被顶到最深处的瞬间,裴逐的话音戛然而止,整个人剧烈地弹动了一下,口中泄出一声近乎破碎的高音。
“真乖。”吴花果低下头,在少年的脸颊上安抚地亲了一口,满心欢喜地听着耳边不断响起的、属于她的小猫的“咪咪”声。
吴花果的手指在内壁那层滚烫而温热的褶皱里缓缓移动着,转动、摸索,每一个细微的动作都带着极具毁灭性的刺激。
忽然,她的指尖意外地抵上了一个小小的、微微隆起的硬硬凸点。
“这是……?”
在吴花果天马行空的思维和认知障碍的滤镜下,她并没有意识到这个构造对一个人类少年而言意味着什么。她只是单纯地以为,这是自家猫咪身体里某个特殊的“小机关”,或者是下午还没完全消炎的小肿块。

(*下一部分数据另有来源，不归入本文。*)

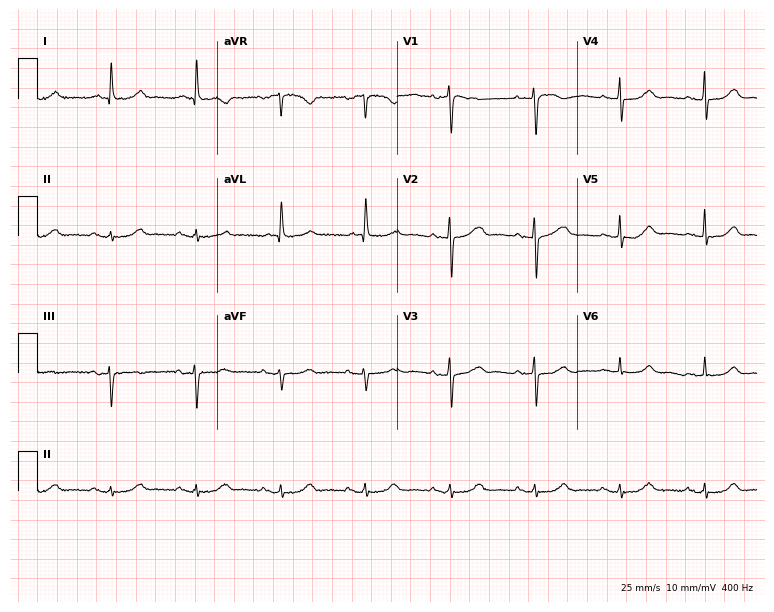
ECG (7.3-second recording at 400 Hz) — a female, 77 years old. Labelled as a normal ECG.
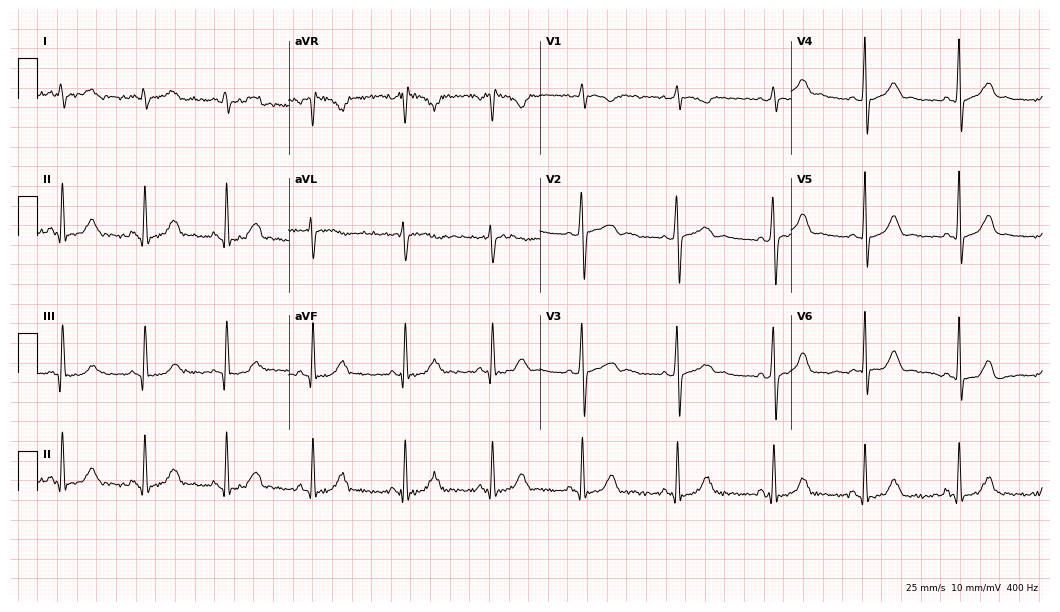
Standard 12-lead ECG recorded from a 31-year-old female (10.2-second recording at 400 Hz). None of these six findings is recorded: first-degree AV block, right bundle branch block, left bundle branch block, sinus bradycardia, atrial fibrillation, sinus tachycardia. Only these six findings were labelled.
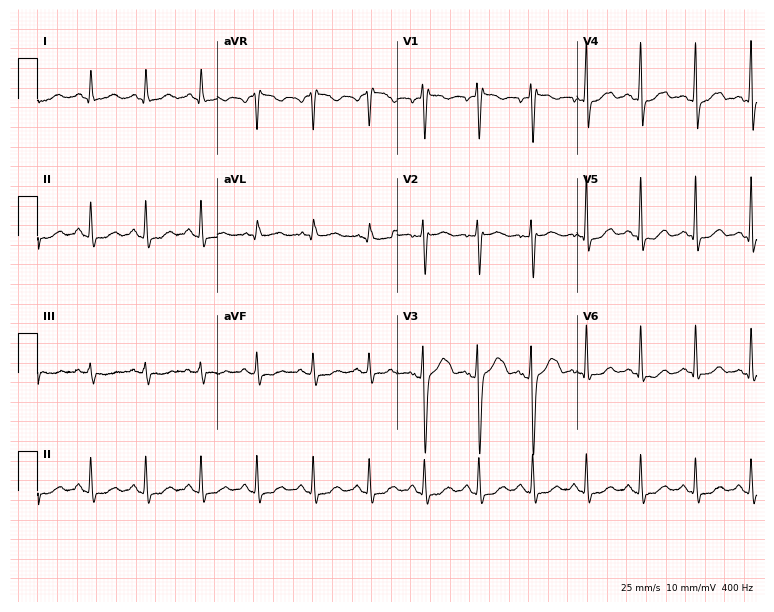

出于好奇,也出于女孩子想要探寻的好胜心,吴花果指尖一并,凝聚了些许力道,顺着那个位置——狠狠地摁了进去。
“啊哈——!!”
那块最隐秘、最脆弱,同时因为长期久坐患有炎症而极度敏锐的前列腺凸点,被毫无防备地重重按压下去。
刹那间,一股堪比高压电流般的酥麻与酸胀感自少年的尾椎骨轰然炸开,瞬间席卷了全身的每一根神经。
裴逐整个人像是被推上了云端,又像是被巨浪狠狠拍碎,他紧绷的脚趾死死抠住被褥,胸膛剧烈地起伏,那张原本用来碎碎念的嘴无意识地张大,喉咙深处竟失控地发出了一声彻底变了调的、近乎支离破碎的怪叫。
而在吴花果的耳朵里,那声音不再是软绵绵的咪咪叫,而是一声由于极度痛苦或惊吓而发出的、尖锐且凄厉的猫叫。
“二班长!”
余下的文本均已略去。